# [REQUIREMENT]
Write out, without any change, the lines in the material below that run from the line with "Photo du Centre" through the line with "싸이월드 페스티벌_125", both included.

# [RECORDED INFORMATION]

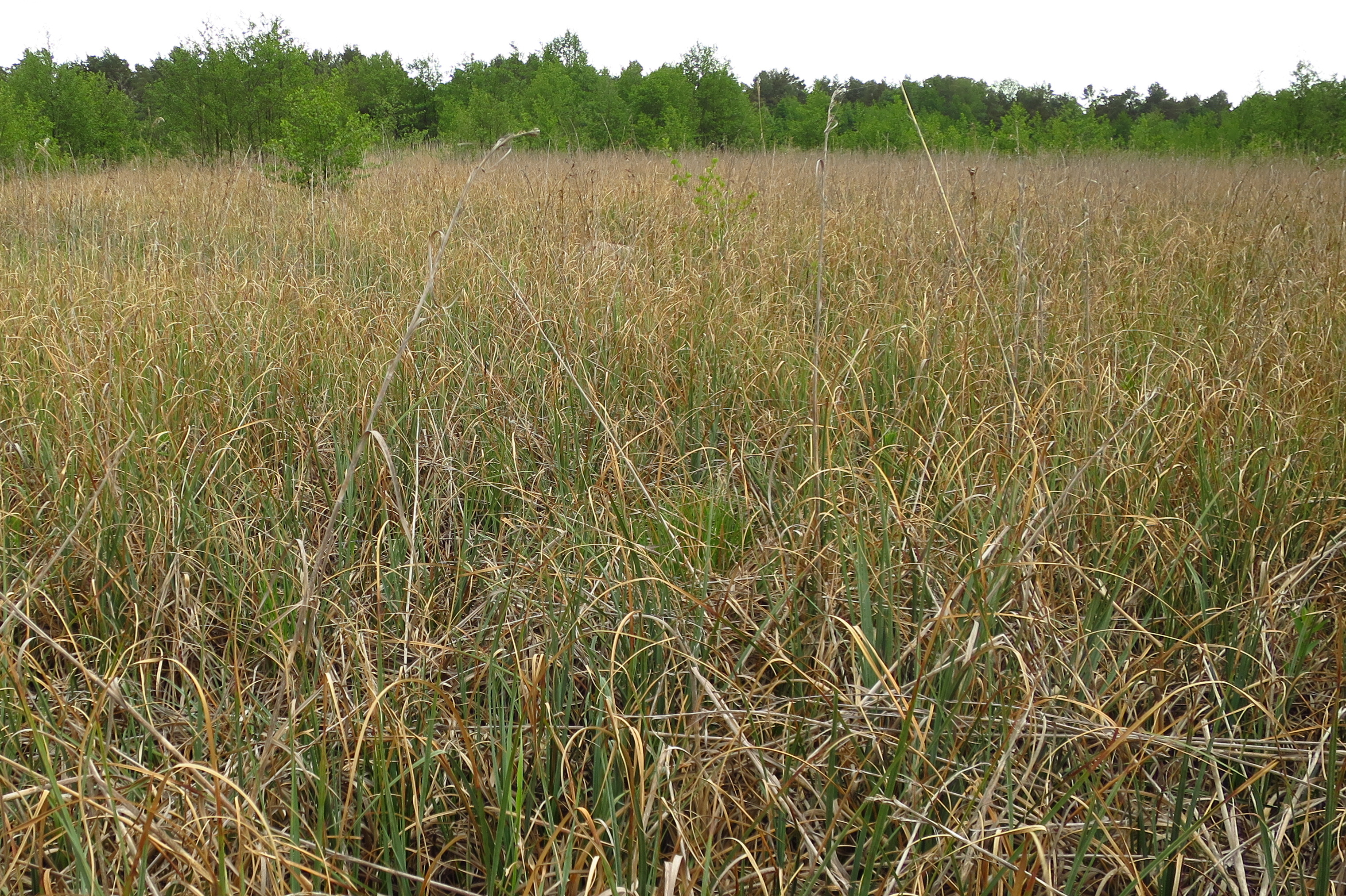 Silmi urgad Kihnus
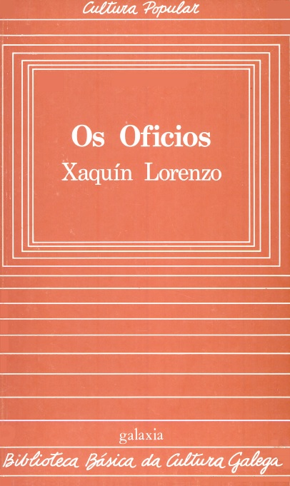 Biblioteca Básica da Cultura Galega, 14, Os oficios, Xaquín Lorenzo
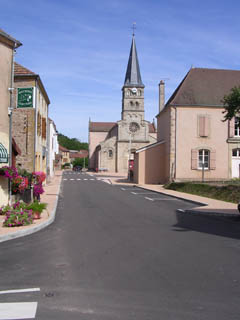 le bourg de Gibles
==
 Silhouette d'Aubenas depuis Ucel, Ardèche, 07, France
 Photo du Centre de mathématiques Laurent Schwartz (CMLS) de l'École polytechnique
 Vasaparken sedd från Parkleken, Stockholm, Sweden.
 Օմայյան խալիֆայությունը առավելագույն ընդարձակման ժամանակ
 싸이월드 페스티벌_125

# [TASK RESPONSE]
 Photo du Centre de mathématiques Laurent Schwartz (CMLS) de l'École polytechnique
 Vasaparken sedd från Parkleken, Stockholm, Sweden.
 Օմայյան խալիֆայությունը առավելագույն ընդարձակման ժամանակ
 싸이월드 페스티벌_125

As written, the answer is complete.